With images removed, transcribe each record exactly as it appears.

** Dataset records **

--------------------------------------------------

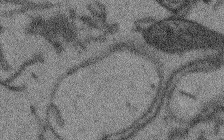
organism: Arabidopsis thaliana
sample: Root tip
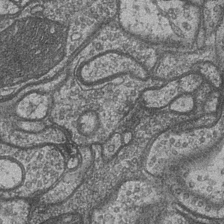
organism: Drosophila
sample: Optic medulla
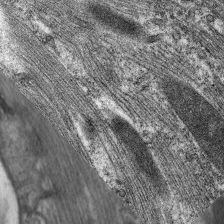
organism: C. elegans
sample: Pharynx
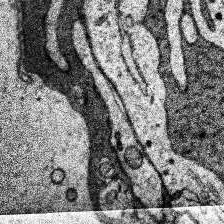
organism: Human
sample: Temporal Lobe
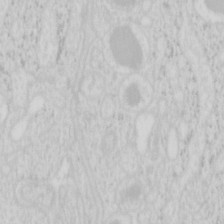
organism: Mouse
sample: Pancreas
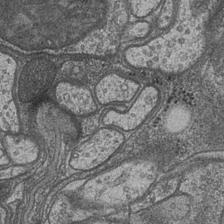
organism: Drosophila
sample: Optic medulla
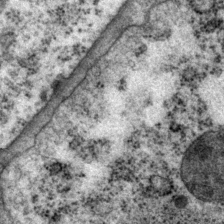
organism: P. pacificus
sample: Pharynx
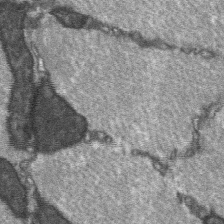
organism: C57BL Mouse
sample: Soleus
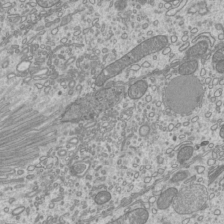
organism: Mouse
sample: Cilia; mouse epididymis
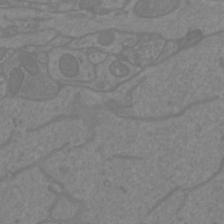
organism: Mouse
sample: Cortical neurons
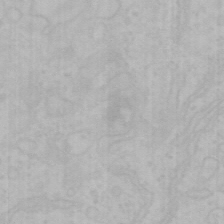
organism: Mouse
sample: Choroid plexus
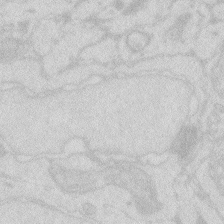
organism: Zebrafish
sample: Macrophage
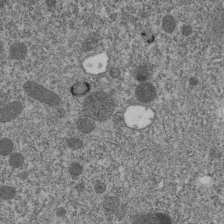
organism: C. elegans
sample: C. elegans embryo early stage
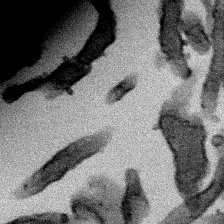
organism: Human
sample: Mitochondria in HCT116 cells
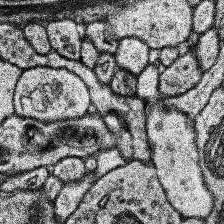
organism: Human
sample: Temporal Lobe
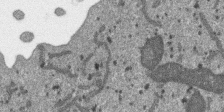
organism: Human
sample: Lung epithelial cells infected with SARS-CoV-2
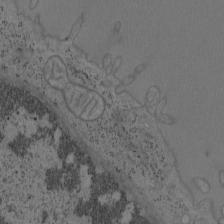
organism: Mouse
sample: OT-I killer T cells with ID8 ovarian cancer cells
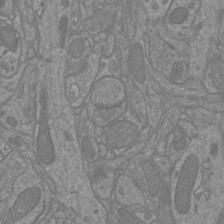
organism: Mouse
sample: Cortical neurons
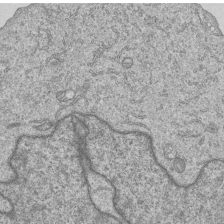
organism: Human
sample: MDA-MB-231 cells
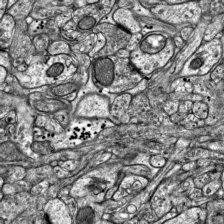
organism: Mouse
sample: Visual Cortex
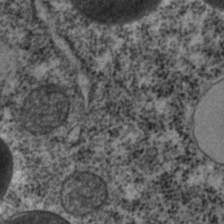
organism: C. elegans
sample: C. elegans embryo
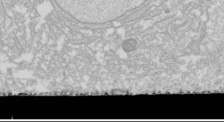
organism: Drosophila
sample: Cell division; meiosis; drosophila spermatocytes
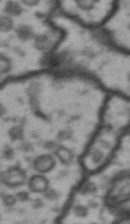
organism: Drosophila
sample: Brain
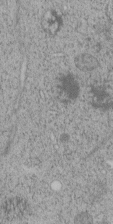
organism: C. elegans
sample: C. elegans embryo early stage
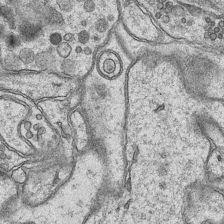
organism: Mouse
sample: CA1 Hippocampus
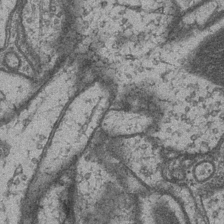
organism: Drosophila
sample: Optic medulla
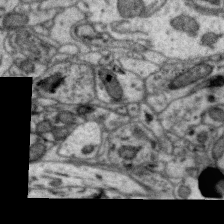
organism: Zebra finch
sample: Brain
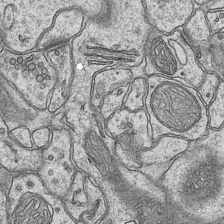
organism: Mouse
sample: CA1 Hippocampus
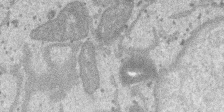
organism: Human
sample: Lung epithelial cells infected with SARS-CoV-2
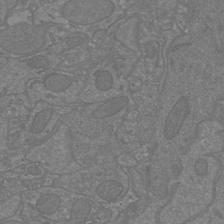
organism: Mouse
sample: Cortical neurons
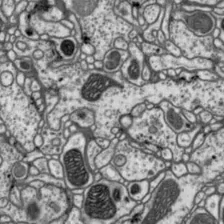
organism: Drosophila
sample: Protocerebral bridge
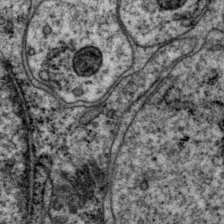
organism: P. pacificus
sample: Pharynx
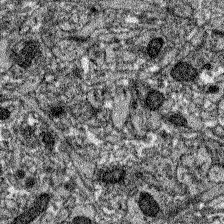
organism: Zebrafish
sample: Larval olfactory bulb
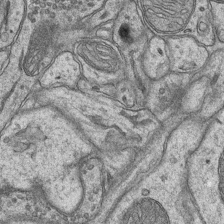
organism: Mouse
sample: CA1 Hippocampus
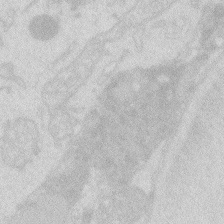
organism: Zebrafish
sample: Macrophage
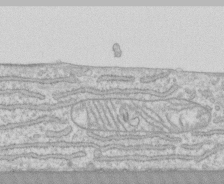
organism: Human
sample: CRL-1474
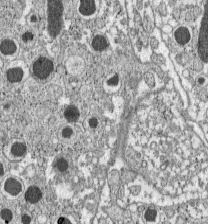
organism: C57BL Mouse
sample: Pancreatic islet
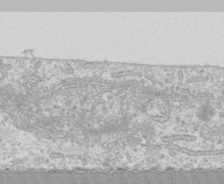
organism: Human
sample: CRL-1474
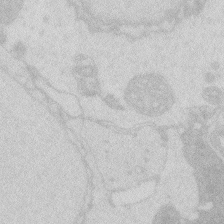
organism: Zebrafish
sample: Macrophage
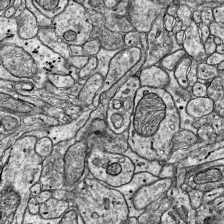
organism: Mouse
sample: Visual Cortex
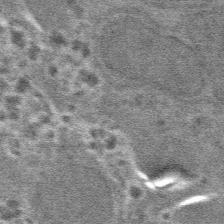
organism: Mouse
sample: Mouse hepatocytes
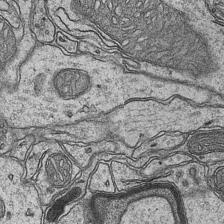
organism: Mouse
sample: CA1 Hippocampus
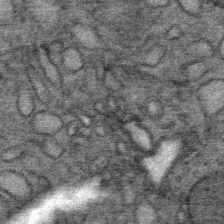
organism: Mouse
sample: Mouse Salivary gland

--------------------------------------------------

** Answer area **
organism: Arabidopsis thaliana
sample: Root tip
organism: Drosophila
sample: Optic medulla
organism: C. elegans
sample: Pharynx
organism: Human
sample: Temporal Lobe
organism: Mouse
sample: Pancreas
organism: Drosophila
sample: Optic medulla
organism: P. pacificus
sample: Pharynx
organism: C57BL Mouse
sample: Soleus
organism: Mouse
sample: Cilia; mouse epididymis
organism: Mouse
sample: Cortical neurons
organism: Mouse
sample: Choroid plexus
organism: Zebrafish
sample: Macrophage
organism: C. elegans
sample: C. elegans embryo early stage
organism: Human
sample: Mitochondria in HCT116 cells
organism: Human
sample: Temporal Lobe
organism: Human
sample: Lung epithelial cells infected with SARS-CoV-2
organism: Mouse
sample: OT-I killer T cells with ID8 ovarian cancer cells
organism: Mouse
sample: Cortical neurons
organism: Human
sample: MDA-MB-231 cells
organism: Mouse
sample: Visual Cortex
organism: C. elegans
sample: C. elegans embryo
organism: Drosophila
sample: Cell division; meiosis; drosophila spermatocytes
organism: Drosophila
sample: Brain
organism: C. elegans
sample: C. elegans embryo early stage
organism: Mouse
sample: CA1 Hippocampus
organism: Drosophila
sample: Optic medulla
organism: Zebra finch
sample: Brain
organism: Mouse
sample: CA1 Hippocampus
organism: Human
sample: Lung epithelial cells infected with SARS-CoV-2
organism: Mouse
sample: Cortical neurons
organism: Drosophila
sample: Protocerebral bridge
organism: P. pacificus
sample: Pharynx
organism: Zebrafish
sample: Larval olfactory bulb
organism: Mouse
sample: CA1 Hippocampus
organism: Zebrafish
sample: Macrophage
organism: Human
sample: CRL-1474
organism: C57BL Mouse
sample: Pancreatic islet
organism: Human
sample: CRL-1474
organism: Zebrafish
sample: Macrophage
organism: Mouse
sample: Visual Cortex
organism: Mouse
sample: Mouse hepatocytes
organism: Mouse
sample: CA1 Hippocampus
organism: Mouse
sample: Mouse Salivary gland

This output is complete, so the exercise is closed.